- **TASK TO CARRY OUT**: Everything in the records must be copied exactly, apart from the pictures.

┌─ SUPPLIED RECORDS

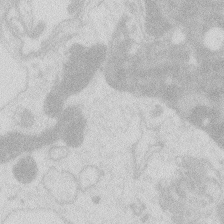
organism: Zebrafish
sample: Macrophage
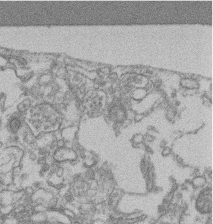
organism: Mouse
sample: T cell stromal cell synapse
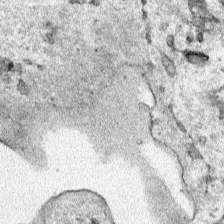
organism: Human
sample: Mitochondria in HCT116 cells
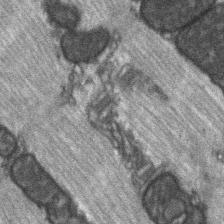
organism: C57BL Mouse
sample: Soleus
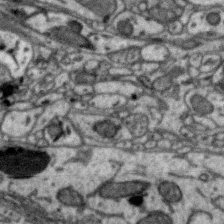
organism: Zebra finch
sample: Brain
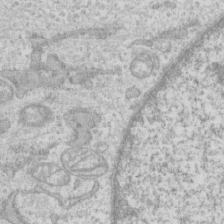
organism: Human
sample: CRL-1474
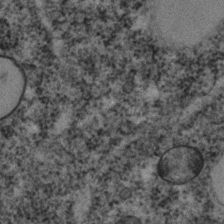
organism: C. elegans
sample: C. elegans embryo
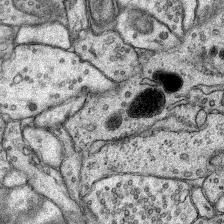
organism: Rat
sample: Hippocampus
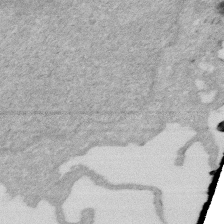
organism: Human
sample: HIV infected U937 cells
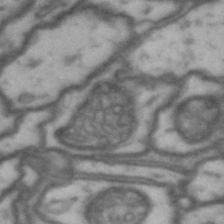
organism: Drosophila
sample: Brain
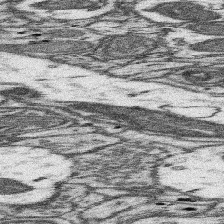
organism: Mouse
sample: Somatosensory cortex neuropil
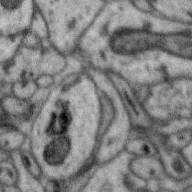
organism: Zebra finch
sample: Brain
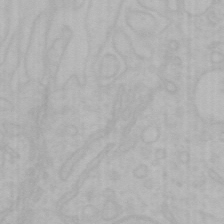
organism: Mouse
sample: Choroid plexus
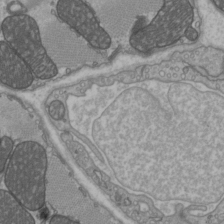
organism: C57BL Mouse
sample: Heart
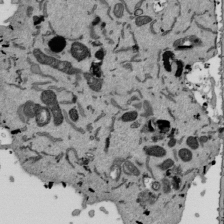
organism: Mouse
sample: ED-1 cell nuclei; centrioles
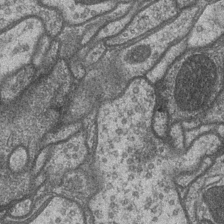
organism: Drosophila
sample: Optic medulla
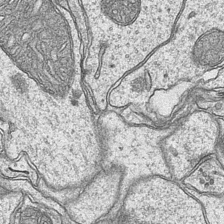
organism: Mouse
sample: CA1 Hippocampus
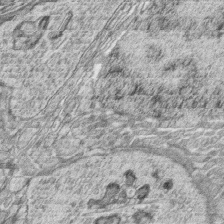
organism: Zebrafish
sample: synaptic ribbons in rod cells and cone cells
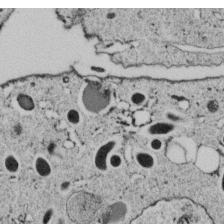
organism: C. elegans
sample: C. elegans embryo early stage
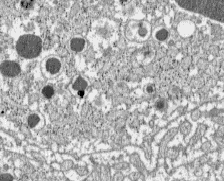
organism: C57BL Mouse
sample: Pancreatic islet
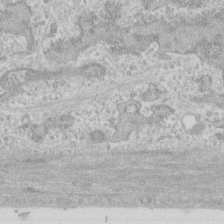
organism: Human
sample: CRL-1474
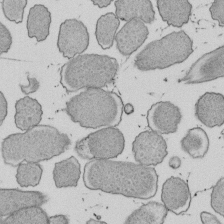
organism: E. coli
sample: Bacterial nucleoid
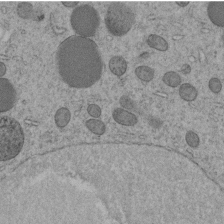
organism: C. elegans
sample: C. elegans embryo early stage
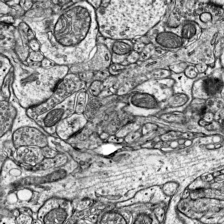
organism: Mouse
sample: Visual Cortex
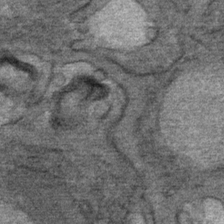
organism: Mouse
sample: Mouse Salivary gland
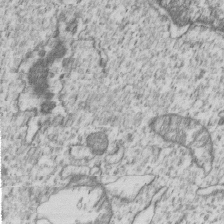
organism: Human
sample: MDA-MB-231 cells
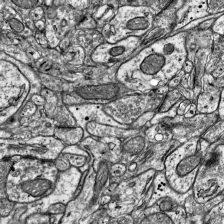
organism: Mouse
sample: Visual Cortex
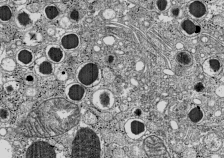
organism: C57BL Mouse
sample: Pancreatic islet
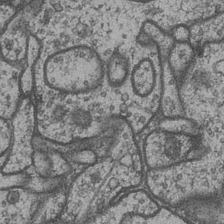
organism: Drosophila
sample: Optic medulla
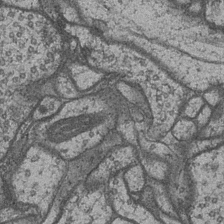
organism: Drosophila
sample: Optic medulla
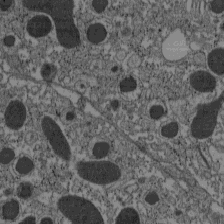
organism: C57BL Mouse
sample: Pancreatic islet
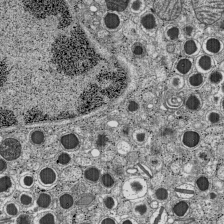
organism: C57BL Mouse
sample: Pancreatic islet
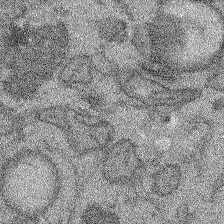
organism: Human
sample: HeLa cells
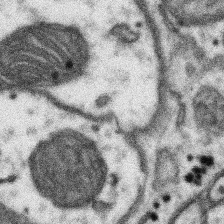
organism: Mouse
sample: Somatosensory cortex neuropil
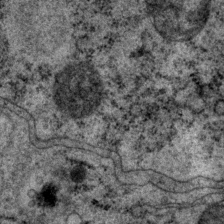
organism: P. pacificus
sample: Pharynx
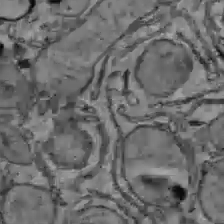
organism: C57BL Mouse
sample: Liver
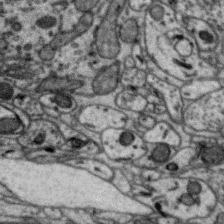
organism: Zebra finch
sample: Brain
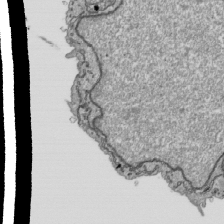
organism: Human
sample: Mitochondria in HCT116 cells
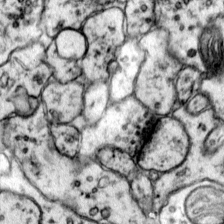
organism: Mouse
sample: Primary visual cortex
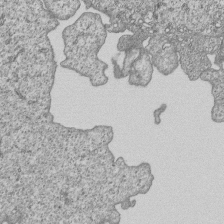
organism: Human
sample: MDA-MB-231 cells
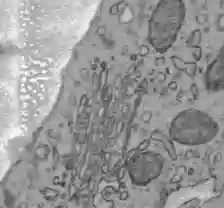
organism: C57BL Mouse
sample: Liver
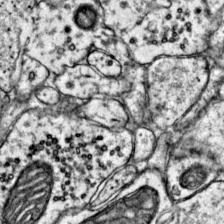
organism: Mouse
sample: Primary visual cortex
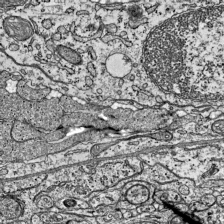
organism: Mouse
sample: Visual Cortex
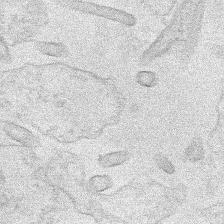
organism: Human
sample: Mitochondria in HCT116 cells
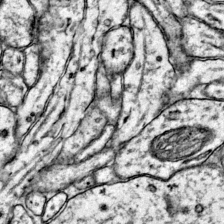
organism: Mouse
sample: Primary visual cortex
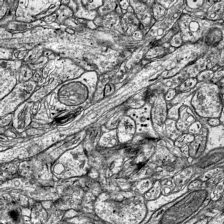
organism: Mouse
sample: Visual Cortex
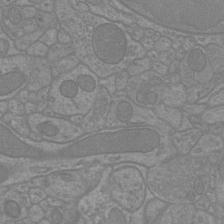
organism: Mouse
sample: Cortical neurons
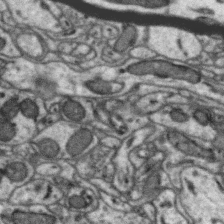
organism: Zebra finch
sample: Brain
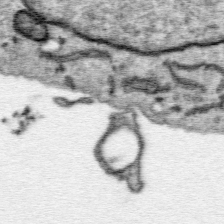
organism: Human
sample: HeLa cells
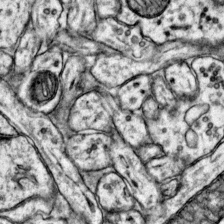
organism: Mouse
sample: Primary visual cortex
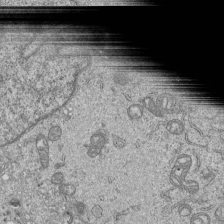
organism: Human
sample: MDA-MB-231 cells
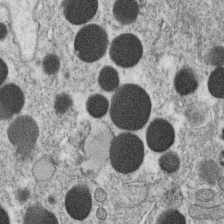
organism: C. elegans
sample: C. elegans oocyte; sperm cells
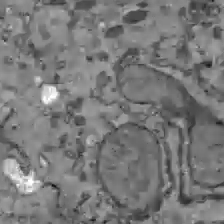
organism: C57BL Mouse
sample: Liver
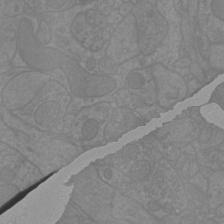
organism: Mouse
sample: Cortical neurons
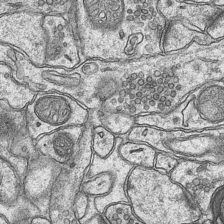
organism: Mouse
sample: CA1 Hippocampus
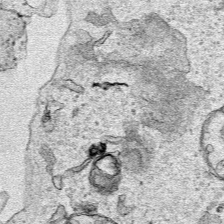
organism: Human
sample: Mitochondria in HCT116 cells
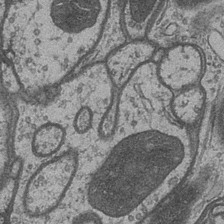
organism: Drosophila
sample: Optic medulla
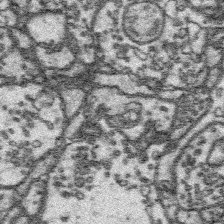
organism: Platynereis dumerilii
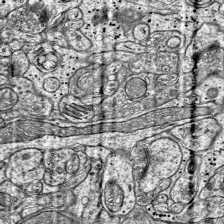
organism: Mouse
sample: Visual Cortex
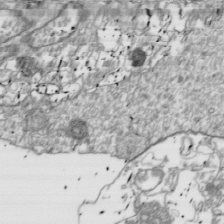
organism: Drosophila
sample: Cell division; meiosis; drosophila spermatocytes
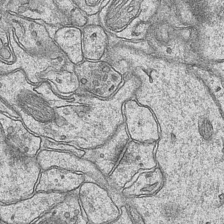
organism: Mouse
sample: CA1 Hippocampus
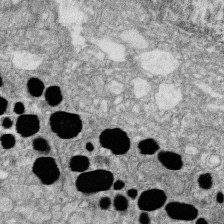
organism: Zebrafish
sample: Cilia; retinal pigment epithelium
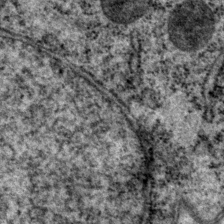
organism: P. pacificus
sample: Pharynx
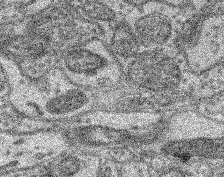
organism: Mouse
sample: Retina
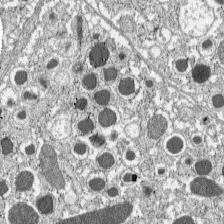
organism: C57BL Mouse
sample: Pancreatic islet
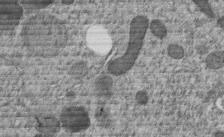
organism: C. elegans
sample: C. elegans embryo early stage
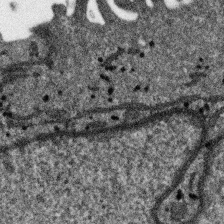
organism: Human
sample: Lung epithelial cells infected with SARS-CoV-2
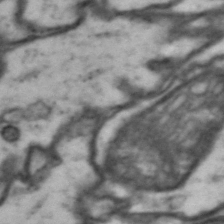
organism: Drosophila
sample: Brain
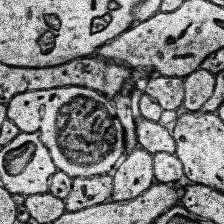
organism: Human
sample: Temporal Lobe
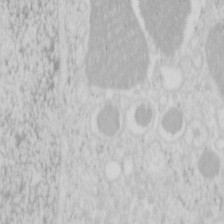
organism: Mouse
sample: Pancreas
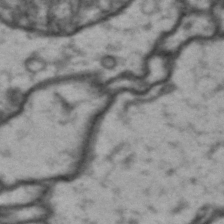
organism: Drosophila
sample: Brain
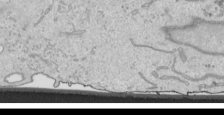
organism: Human
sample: Mitochondria in HCT116 cells
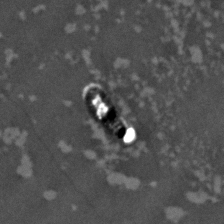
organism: C. elegans
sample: C. elegans embryo
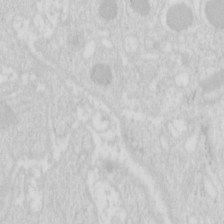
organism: Mouse
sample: Pancreas
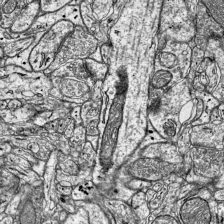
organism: Mouse
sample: Visual Cortex
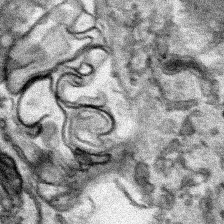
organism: Human
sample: Mitochondria in HCT116 cells
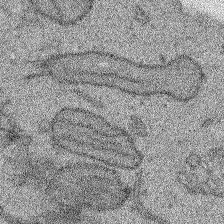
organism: Human
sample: HeLa cells
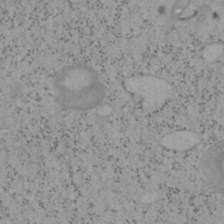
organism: Mouse
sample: OT-I killer T cells with ID8 ovarian cancer cells
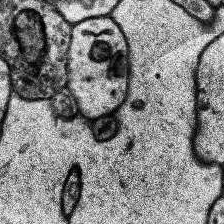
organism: Human
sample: Temporal Lobe
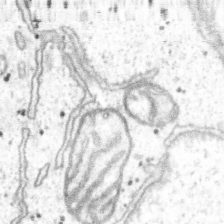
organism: Human
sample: HeLa cells

└─

- **SOLUTION TO THIS TASK**:
organism: Zebrafish
sample: Macrophage
organism: Mouse
sample: T cell stromal cell synapse
organism: Human
sample: Mitochondria in HCT116 cells
organism: C57BL Mouse
sample: Soleus
organism: Zebra finch
sample: Brain
organism: Human
sample: CRL-1474
organism: C. elegans
sample: C. elegans embryo
organism: Rat
sample: Hippocampus
organism: Human
sample: HIV infected U937 cells
organism: Drosophila
sample: Brain
organism: Mouse
sample: Somatosensory cortex neuropil
organism: Zebra finch
sample: Brain
organism: Mouse
sample: Choroid plexus
organism: C57BL Mouse
sample: Heart
organism: Mouse
sample: ED-1 cell nuclei; centrioles
organism: Drosophila
sample: Optic medulla
organism: Mouse
sample: CA1 Hippocampus
organism: Zebrafish
sample: synaptic ribbons in rod cells and cone cells
organism: C. elegans
sample: C. elegans embryo early stage
organism: C57BL Mouse
sample: Pancreatic islet
organism: Human
sample: CRL-1474
organism: E. coli
sample: Bacterial nucleoid
organism: C. elegans
sample: C. elegans embryo early stage
organism: Mouse
sample: Visual Cortex
organism: Mouse
sample: Mouse Salivary gland
organism: Human
sample: MDA-MB-231 cells
organism: Mouse
sample: Visual Cortex
organism: C57BL Mouse
sample: Pancreatic islet
organism: Drosophila
sample: Optic medulla
organism: Drosophila
sample: Optic medulla
organism: C57BL Mouse
sample: Pancreatic islet
organism: C57BL Mouse
sample: Pancreatic islet
organism: Human
sample: HeLa cells
organism: Mouse
sample: Somatosensory cortex neuropil
organism: P. pacificus
sample: Pharynx
organism: C57BL Mouse
sample: Liver
organism: Zebra finch
sample: Brain
organism: Human
sample: Mitochondria in HCT116 cells
organism: Mouse
sample: Primary visual cortex
organism: Human
sample: MDA-MB-231 cells
organism: C57BL Mouse
sample: Liver
organism: Mouse
sample: Primary visual cortex
organism: Mouse
sample: Visual Cortex
organism: Human
sample: Mitochondria in HCT116 cells
organism: Mouse
sample: Primary visual cortex
organism: Mouse
sample: Visual Cortex
organism: Mouse
sample: Cortical neurons
organism: Zebra finch
sample: Brain
organism: Human
sample: HeLa cells
organism: Mouse
sample: Primary visual cortex
organism: Human
sample: MDA-MB-231 cells
organism: C. elegans
sample: C. elegans oocyte; sperm cells
organism: C57BL Mouse
sample: Liver
organism: Mouse
sample: Cortical neurons
organism: Mouse
sample: CA1 Hippocampus
organism: Human
sample: Mitochondria in HCT116 cells
organism: Drosophila
sample: Optic medulla
organism: Platynereis dumerilii
organism: Mouse
sample: Visual Cortex
organism: Drosophila
sample: Cell division; meiosis; drosophila spermatocytes
organism: Mouse
sample: CA1 Hippocampus
organism: Zebrafish
sample: Cilia; retinal pigment epithelium
organism: P. pacificus
sample: Pharynx
organism: Mouse
sample: Retina
organism: C57BL Mouse
sample: Pancreatic islet
organism: C. elegans
sample: C. elegans embryo early stage
organism: Human
sample: Lung epithelial cells infected with SARS-CoV-2
organism: Drosophila
sample: Brain
organism: Human
sample: Temporal Lobe
organism: Mouse
sample: Pancreas
organism: Drosophila
sample: Brain
organism: Human
sample: Mitochondria in HCT116 cells
organism: C. elegans
sample: C. elegans embryo
organism: Mouse
sample: Pancreas
organism: Mouse
sample: Visual Cortex
organism: Human
sample: Mitochondria in HCT116 cells
organism: Human
sample: HeLa cells
organism: Mouse
sample: OT-I killer T cells with ID8 ovarian cancer cells
organism: Human
sample: Temporal Lobe
organism: Human
sample: HeLa cells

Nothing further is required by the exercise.